Stored records
◆ ◆ ◆ ◆

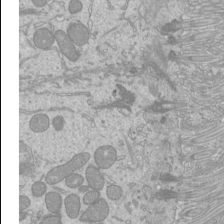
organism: Mouse
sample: Cilia; mouse epididymis
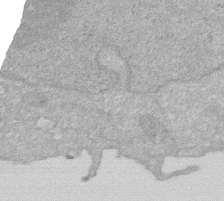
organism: Human
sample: HIV infected U937 cells
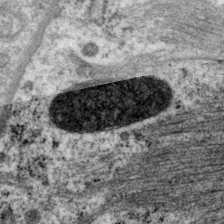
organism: P. pacificus
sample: Pharynx
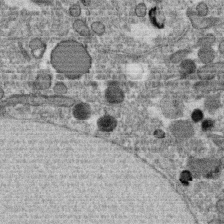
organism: C. elegans
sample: C. elegans oocyte; sperm cells
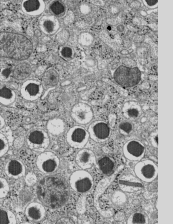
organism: C57BL Mouse
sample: Pancreatic islet
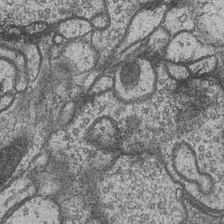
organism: Drosophila
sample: Optic medulla
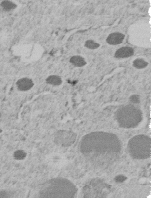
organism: C. elegans
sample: C. elegans embryo early stage
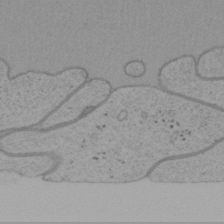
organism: Human
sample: HeLa cells
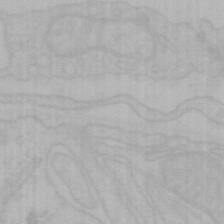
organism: Mouse
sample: Choroid plexus
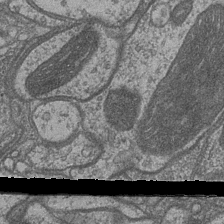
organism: Drosophila
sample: Optic medulla
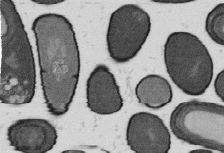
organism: B. subtilis
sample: Bacterial spore
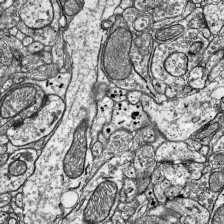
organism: Mouse
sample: Visual Cortex
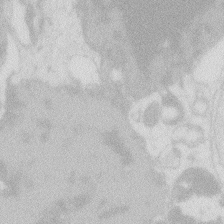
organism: Zebrafish
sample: Macrophage
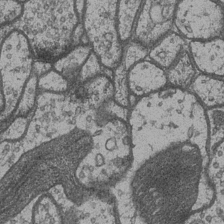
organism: Drosophila
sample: Optic medulla
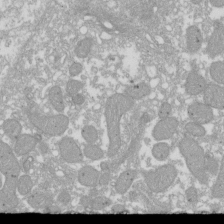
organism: Xenopus
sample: Cilia; centrioles in frog embryo cells
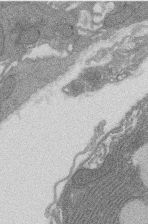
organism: Rat
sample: Salivary granule
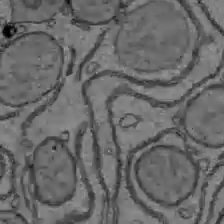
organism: C57BL Mouse
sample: Liver
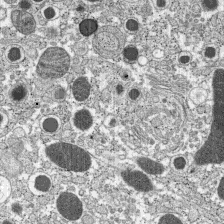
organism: C57BL Mouse
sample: Pancreatic islet
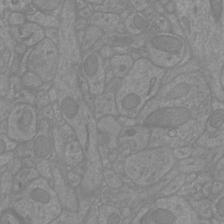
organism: Mouse
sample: Cortical neurons
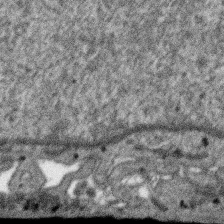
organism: Human
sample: Lung epithelial cells infected with SARS-CoV-2
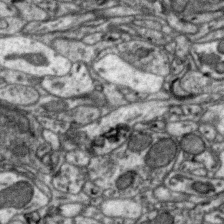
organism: Zebra finch
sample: Brain
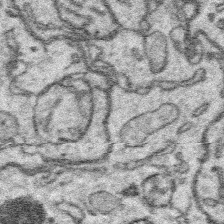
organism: Platynereis dumerilii
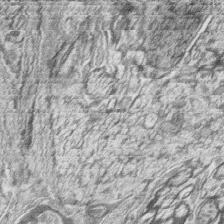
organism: Zebrafish
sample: synaptic ribbons in rod cells and cone cells
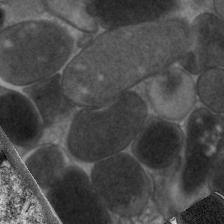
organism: C. elegans
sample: Pharynx
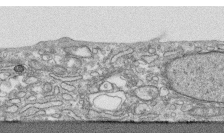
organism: Human
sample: CRL-1474
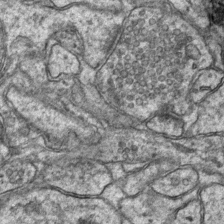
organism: Mouse
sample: CA1 Hippocampus
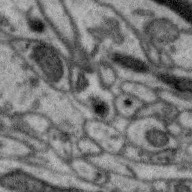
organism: Zebra finch
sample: Brain
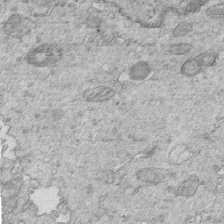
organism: Mouse
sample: Multiciliated cells
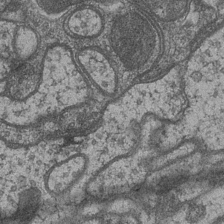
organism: Drosophila
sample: Optic medulla
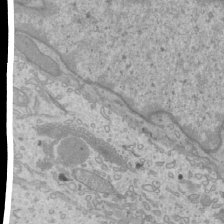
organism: Mouse
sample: Cilia; mouse epididymis
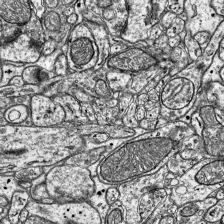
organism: Mouse
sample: Visual Cortex
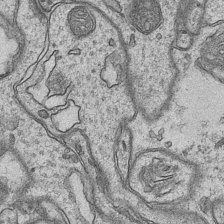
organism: Mouse
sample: CA1 Hippocampus
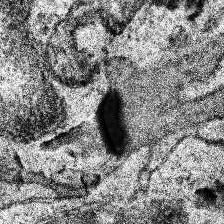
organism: Human
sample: Temporal Lobe
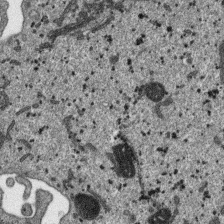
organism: Human
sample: Lung epithelial cells infected with SARS-CoV-2
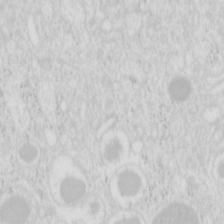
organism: Mouse
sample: Pancreas
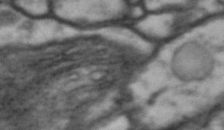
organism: Drosophila
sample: Brain
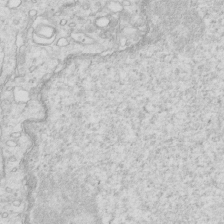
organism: Mouse
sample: Multiciliated cells
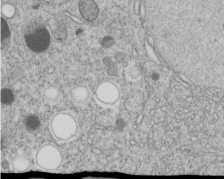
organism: C. elegans
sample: C. elegans embryo early stage
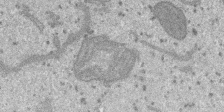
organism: Human
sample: Lung epithelial cells infected with SARS-CoV-2
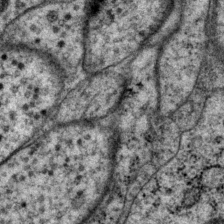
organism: P. pacificus
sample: Pharynx
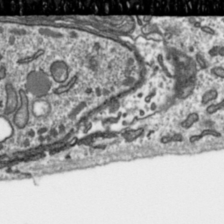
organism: Toxoplasma gondii
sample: Parasites in a vacuole inside a host cell
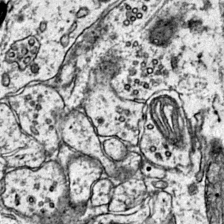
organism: Mouse
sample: Primary visual cortex
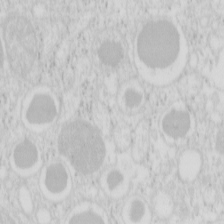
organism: Mouse
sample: Pancreas
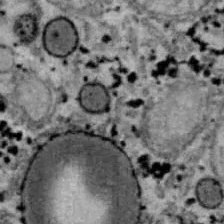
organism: Mouse
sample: Liver from an obese (ob/ob) mouse
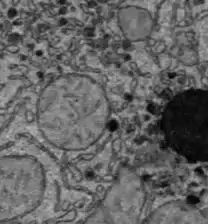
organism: C57BL Mouse
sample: Liver
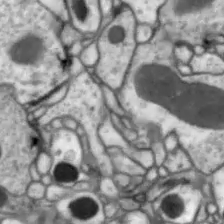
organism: Drosophila
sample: Optic lobe
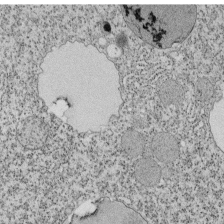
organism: Tetrahymena
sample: Cilia in tetrahymena
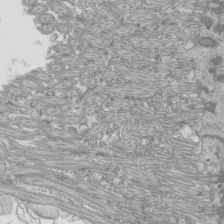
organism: Mouse
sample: Cilia; mouse epididymis
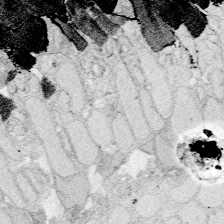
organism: Zebrafish
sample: Whole-Brain
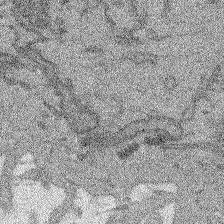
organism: Human
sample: HeLa cells
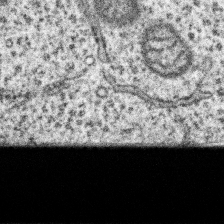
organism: Human
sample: HeLa cells
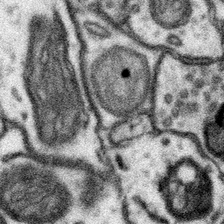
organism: Mouse
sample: Somatosensory cortex neuropil
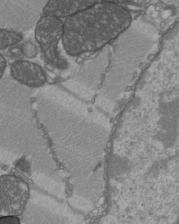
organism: C57BL Mouse
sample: Heart
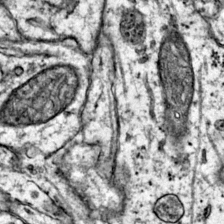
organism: Mouse
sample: Primary visual cortex
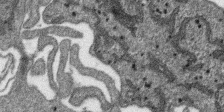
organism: Human
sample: Lung epithelial cells infected with SARS-CoV-2
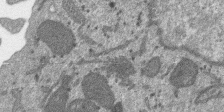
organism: Human
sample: Lung epithelial cells infected with SARS-CoV-2
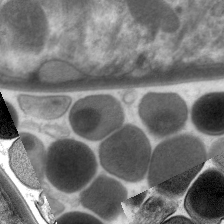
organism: C. elegans
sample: Pharynx
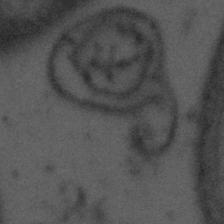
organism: Tuwongella immobilis
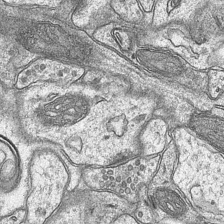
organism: Mouse
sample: CA1 Hippocampus

◆ ◆ ◆ ◆

• **WHAT YOU NEED TO DO**: Output each record exactly as it appears, but not the pictures.

• **ANSWER AREA**:
organism: Mouse
sample: Cilia; mouse epididymis
organism: Human
sample: HIV infected U937 cells
organism: P. pacificus
sample: Pharynx
organism: C. elegans
sample: C. elegans oocyte; sperm cells
organism: C57BL Mouse
sample: Pancreatic islet
organism: Drosophila
sample: Optic medulla
organism: C. elegans
sample: C. elegans embryo early stage
organism: Human
sample: HeLa cells
organism: Mouse
sample: Choroid plexus
organism: Drosophila
sample: Optic medulla
organism: B. subtilis
sample: Bacterial spore
organism: Mouse
sample: Visual Cortex
organism: Zebrafish
sample: Macrophage
organism: Drosophila
sample: Optic medulla
organism: Xenopus
sample: Cilia; centrioles in frog embryo cells
organism: Rat
sample: Salivary granule
organism: C57BL Mouse
sample: Liver
organism: C57BL Mouse
sample: Pancreatic islet
organism: Mouse
sample: Cortical neurons
organism: Human
sample: Lung epithelial cells infected with SARS-CoV-2
organism: Zebra finch
sample: Brain
organism: Platynereis dumerilii
organism: Zebrafish
sample: synaptic ribbons in rod cells and cone cells
organism: C. elegans
sample: Pharynx
organism: Human
sample: CRL-1474
organism: Mouse
sample: CA1 Hippocampus
organism: Zebra finch
sample: Brain
organism: Mouse
sample: Multiciliated cells
organism: Drosophila
sample: Optic medulla
organism: Mouse
sample: Cilia; mouse epididymis
organism: Mouse
sample: Visual Cortex
organism: Mouse
sample: CA1 Hippocampus
organism: Human
sample: Temporal Lobe
organism: Human
sample: Lung epithelial cells infected with SARS-CoV-2
organism: Mouse
sample: Pancreas
organism: Drosophila
sample: Brain
organism: Mouse
sample: Multiciliated cells
organism: C. elegans
sample: C. elegans embryo early stage
organism: Human
sample: Lung epithelial cells infected with SARS-CoV-2
organism: P. pacificus
sample: Pharynx
organism: Toxoplasma gondii
sample: Parasites in a vacuole inside a host cell
organism: Mouse
sample: Primary visual cortex
organism: Mouse
sample: Pancreas
organism: Mouse
sample: Liver from an obese (ob/ob) mouse
organism: C57BL Mouse
sample: Liver
organism: Drosophila
sample: Optic lobe
organism: Tetrahymena
sample: Cilia in tetrahymena
organism: Mouse
sample: Cilia; mouse epididymis
organism: Zebrafish
sample: Whole-Brain
organism: Human
sample: HeLa cells
organism: Human
sample: HeLa cells
organism: Mouse
sample: Somatosensory cortex neuropil
organism: C57BL Mouse
sample: Heart
organism: Mouse
sample: Primary visual cortex
organism: Human
sample: Lung epithelial cells infected with SARS-CoV-2
organism: Human
sample: Lung epithelial cells infected with SARS-CoV-2
organism: C. elegans
sample: Pharynx
organism: Tuwongella immobilis
organism: Mouse
sample: CA1 Hippocampus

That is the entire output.